However, some studies suggest that anti-IgA antibodies may not be as crucial to causing side effects as previously thought. Similarly, IgA-containing products do not always trigger anti-IgA antibodies. Notably, there have been several studies showing the safe use of IVIG for IgA deficiency, even in people with high levels of anti-IgA antibodies .
Subcutaneous IG (SCIG) or IVIG preparations with low amounts of IgA are ideal for IgA-deficient people, as they carry a lower risk of serious side effects.
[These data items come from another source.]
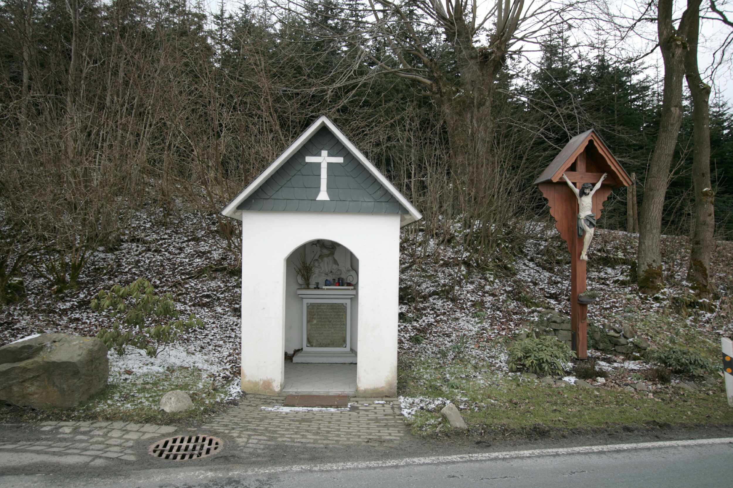 Bildstock an der Heidenstraße in Felbecke Richtung Wormbach
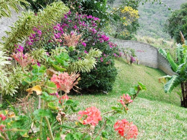 Jardin en el Junko - Estado Vargas Venezuela
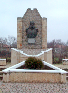 Паметник на генерал Гурко в село Гурково, Община Балчик.
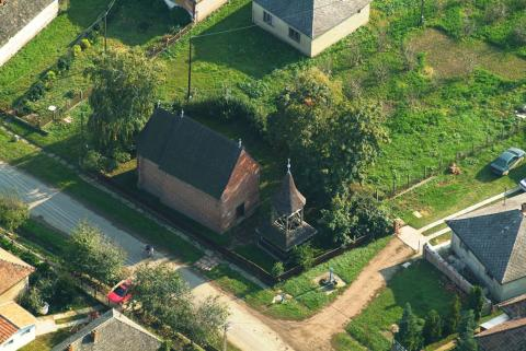 Szamostatárfalva, Hungary, aerialphotography
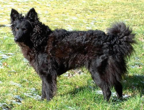 Categorie:Afbeelding hond
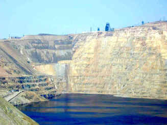 Berkeley Pit, mine in Butte, Montana in 1986.
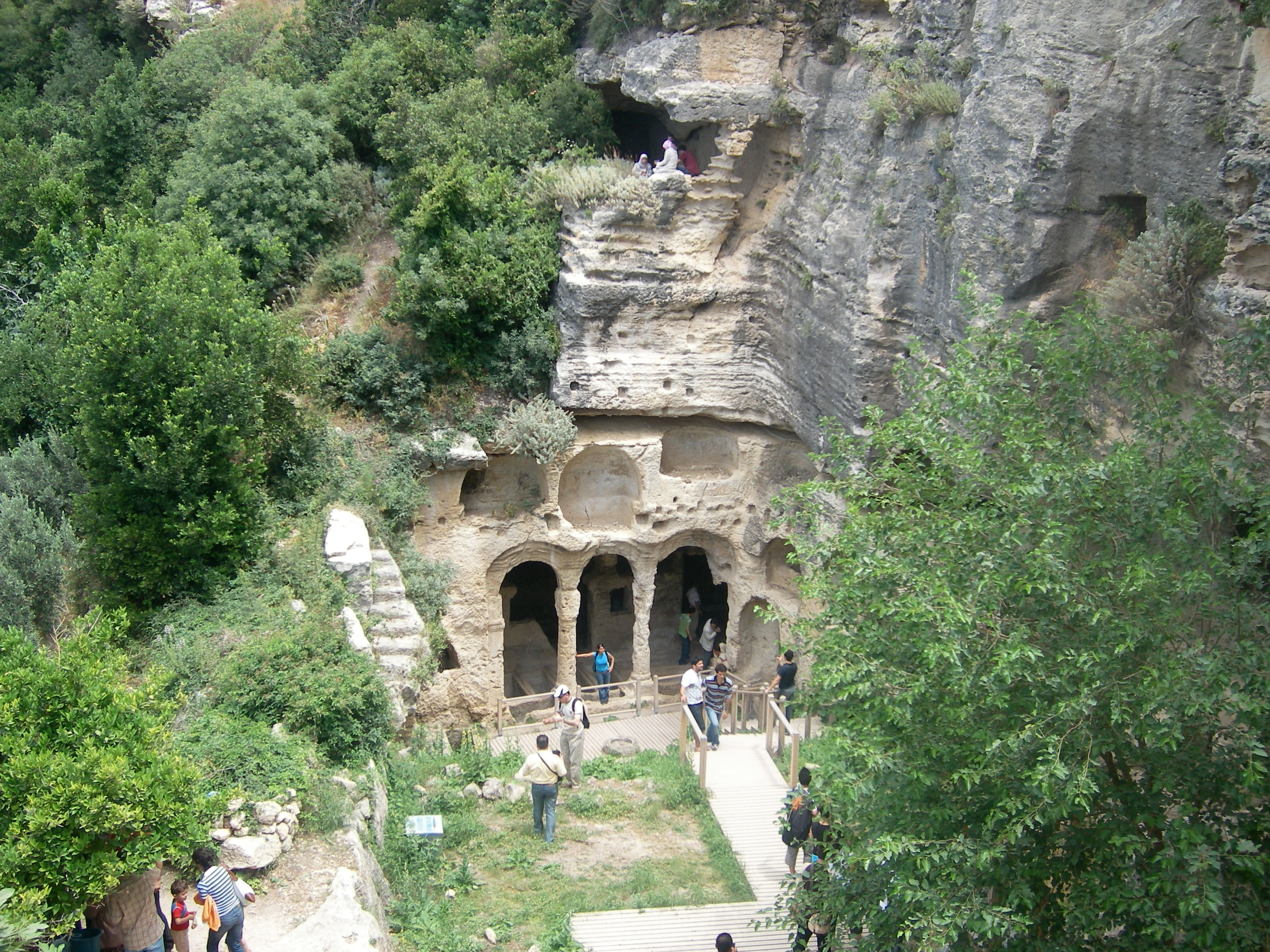 Samandağ'da Beşikli Mağara
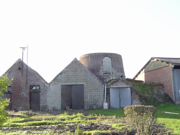 Beernem Blind Ezelstraat 1
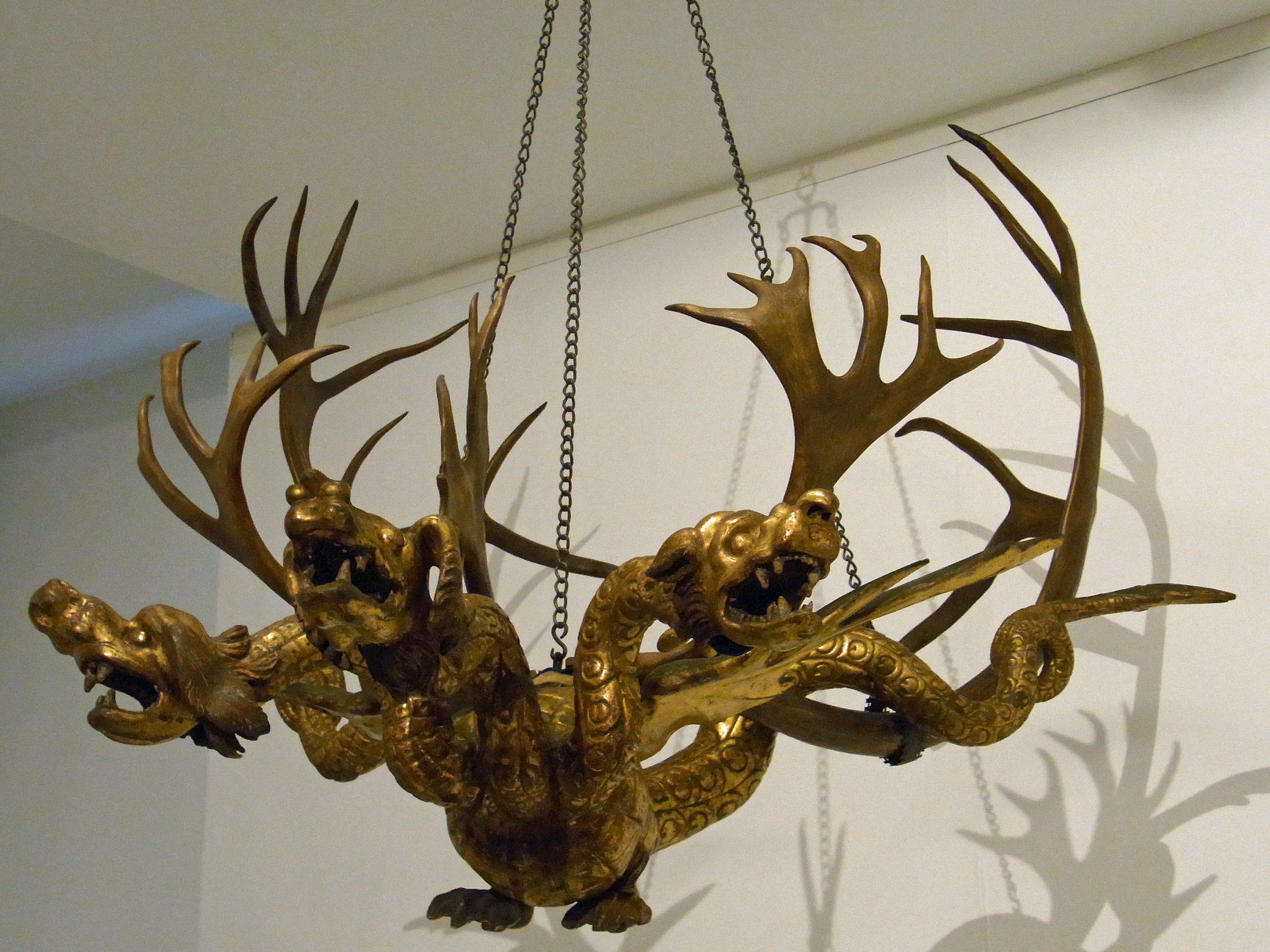 Dreiköpfiger Drache Germany, Mittel-Franken, Nuremberg
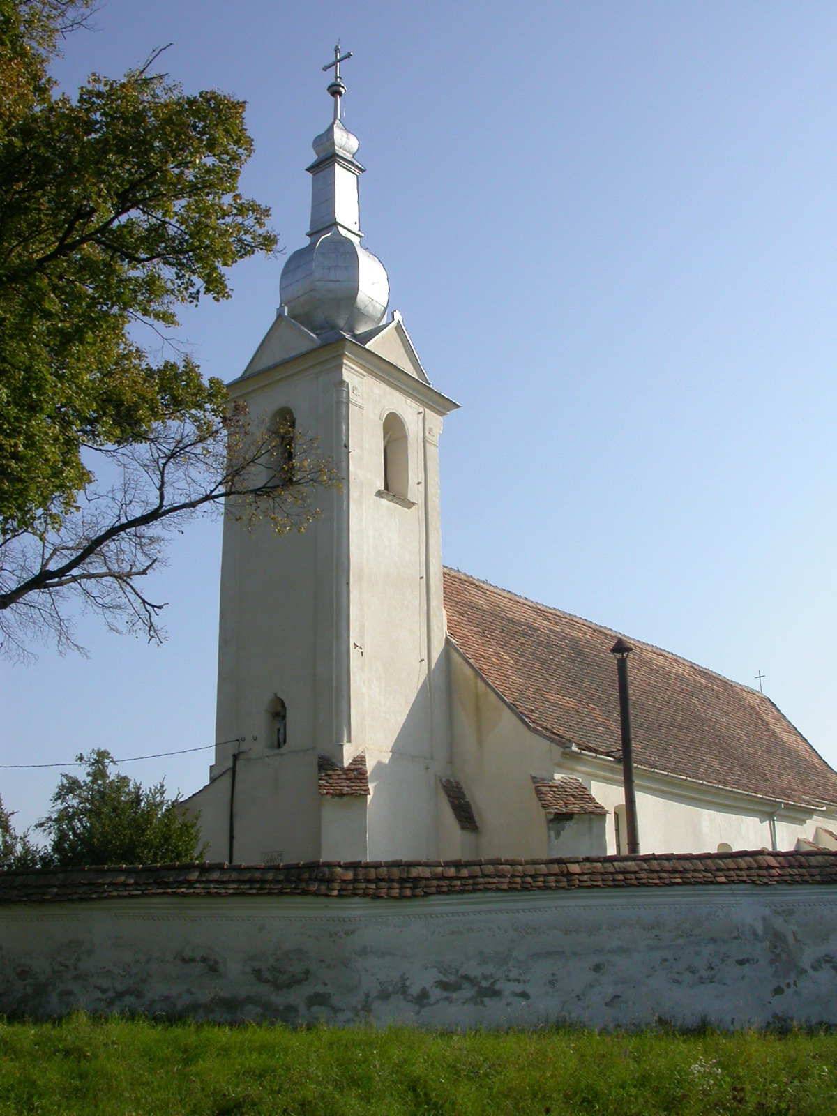 Ansamblul bisericii romano-catolice, sec. XIII - XVIII
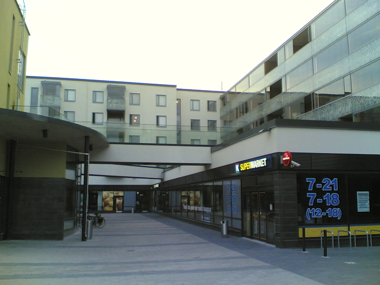 Myllypuron Ostoskeskus
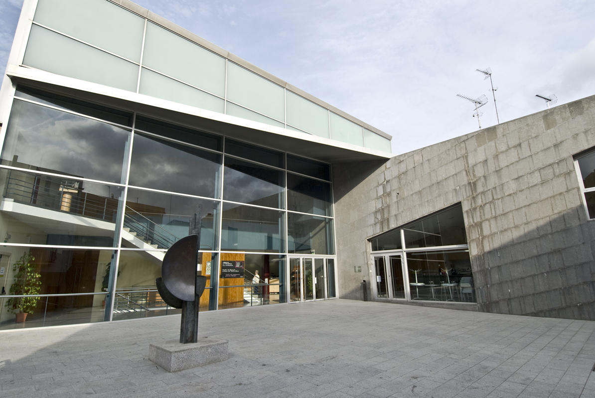 Imatge exterior del Teatre Clavé (Tordera).

A 2017 review noted that SCIG or IVIG for IgA deficiency is usually safe . Furthermore, an old study described the paradoxical use of IgA-depleted IVIG or SCIG to treat IgA-deficient people .
Can You Receive IVIG for Other Conditions If You Have IgA Deficiency?
It might be possible for you to receive IVIG (even if you are IgA-deficient) for other conditions. Because IVIG is a life-saving therapy, it shouldn’t be withheld in IgA-deficient people solely because of the potential risk of serious side effects .
When using IVIG for IgA deficiency or other immunodeficiencies, it is best to:
- Use a product with low IgA
- Switch to SCIG if IVIG causes significant problems
- Use IVIG premedications to counteract possible reactions
- Use caution during and after treatment
What About Contraindications on the Label?
IVIG products generally list IgA deficiency as a contraindication, meaning the product can’t be used. However, contraindications for IVIG products are considered to be relative contraindications  and not absolute contraindications. This means IVIG for IgA deficiency may be acceptable to use if the benefits of using the medication are greater than the risks.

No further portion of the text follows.